Temos um constante Pinheirinho na cidade, mas como segue a
conta-gotas, não vira manchete. Banalizou-se, como a corrupção ou a
superexploração do trabalho
Por Leonardo Sakamoto, no blog do Sakamoto
[Título original: "E se toda favela incendiada recebesse habitação popular?"]
Falar sobre a política higienista de São Paulo é chover no molhado.
Afinal de contas, as empreiteiras e os especuladores imobiliários estão
aqui, doando recursos de campanha, emprestando parentes para cargos
públicos, influenciando o cumprimento e o não cumprimento de regras,
como o plano diretor. Ao mesmo tempo, quando forem abertas as contas das
eleições, veremos – novamente – a influência do cimento na condução de
prefeito e vereadores aos seus mandatos.
Enquanto isso, mais uma favela queimou em São Paulo.
Essa limpeza pelo fogo leva às lágrimas muitas famílias. E abre
imperceptíveis sorrisos em alguns empresários e administradores públicos
de olho no erguimento de bancos, salas de concertos e de exposições,
teatros, sedes de multinacionais, escritórios da administração pública,
restaurantes, equipamentos públicos. E apartamentos, para quem pode
pagar, é claro.
A questão deveria ser central nos discursos dos candidatos à
Prefeitura de São Paulo, mas não é. Até porque tem sido função do poder
público em São Paulo tornar a vida dos moradores de favelas em áreas de
interesse imobiliário um inferno até que eles saiam, seja por ação
direta, seja por omissão.
E a desse pessoal, resistir. Eles sabem que não se encaixam no plano
de desenvolvimento para a cidade. Sabe como é, né? Aquele bando de gente
pobre só ia jogar o preço do metro quadrado para embaixo e afastar os
“homens de bem” de perto. Temos um constante Pinheirinho em São Paulo,
mas como segue a conta-gotas, não vira manchete. Banalizou-se, como a
corrupção ou a superexploração do trabalho.
Ao longo do tempo, fomos expulsando os mais pobres para regiões cada
vez mais periféricas. Eles, que têm menos recursos financeiros, gastam
mais tempo e mais de sua renda com transporte do que os mais ricos que
ficaram nas áreas centrais – com exceção das Alphabolhas da vida.
Cortiços e pequenas favelas em regiões de fácil acesso abrigam centenas
de famílias. Sem o mínimo de saneamento básico, às vezes sem água e sem
luz. A maioria dos moradores desses locais prefere continuar assim, pois
transporte é o que não falta e a casa fica próxima ao trabalho – ao
contrário do que acontece em bairros da periferia, onde o trajeto até o
centro chega a levar três horas, dentro de ônibus superlotados.
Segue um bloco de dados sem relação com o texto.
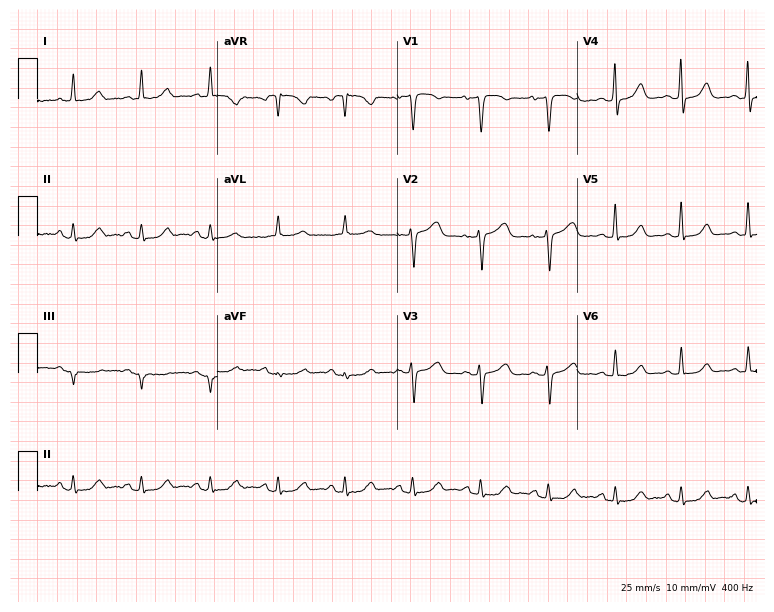
Standard 12-lead ECG recorded from a woman, 72 years old (7.3-second recording at 400 Hz). None of these six findings is recorded: first-degree AV block, right bundle branch block (RBBB), left bundle branch block (LBBB), sinus bradycardia, atrial fibrillation (AF), sinus tachycardia.

Ao mesmo tempo, o Brasil está se tornando um imenso canteiro de obras.
O problema é que há gente morando nos locais onde se quer construir.
O governo brasileiro inundou o país com bilhões em recursos para a
construção, com o objetivo de modernizar a infra-estrutura e erguer
moradias, girando a economia. Só que “esqueceu” de uma coisa: com o
mercado imobiliário aquecido, a busca por áreas urbanas para a
incorporação leva à expulsão de comunidades pobres que disputam a posse
de terrenos. Se a Justiça considerasse sempre a função social da
propriedade para tomar suas decisões, como está previsto na Constituição
Federal, a história seria diferente e essas comunidades teriam direitos
preservados. Se barracos de madeira em tempo seco fossem imunes a
incêncios criminosos ou não, também.
Ah, mas o poder público não acendeu o fósforo, gerou o curto-circuito
ou entulhou o lixo que foi combustível da desgraça. Mas sabia que a
situação era de risco. E, ao invés de urbanizar a comunidade, preferiu
deixar tudo como estava, lancando como prioridade de rodapé. Sim,
administradores públicos gostam de serem elogiados pelo que fazem, mas
esquecem que – mais importante que isso – são culpados pelo que deixam
de fazer.
Como já disse aqui antes, o melhor disso tudo é que a maior parte de
nós simplesmente não se importa. Acha um absurdo exageros e injustiças,
como todo cordial brasileiro, mas está se lixando para saber como o seu
apartamento, energia elétrica, estrada ou estádio foram feitos. Ou quem
teve que sair para dar lugar a você. A ignorância é uma benção.
Para parte de nós, favelas que viram cinzas são um incenso queimando em nome do progresso e do futuro.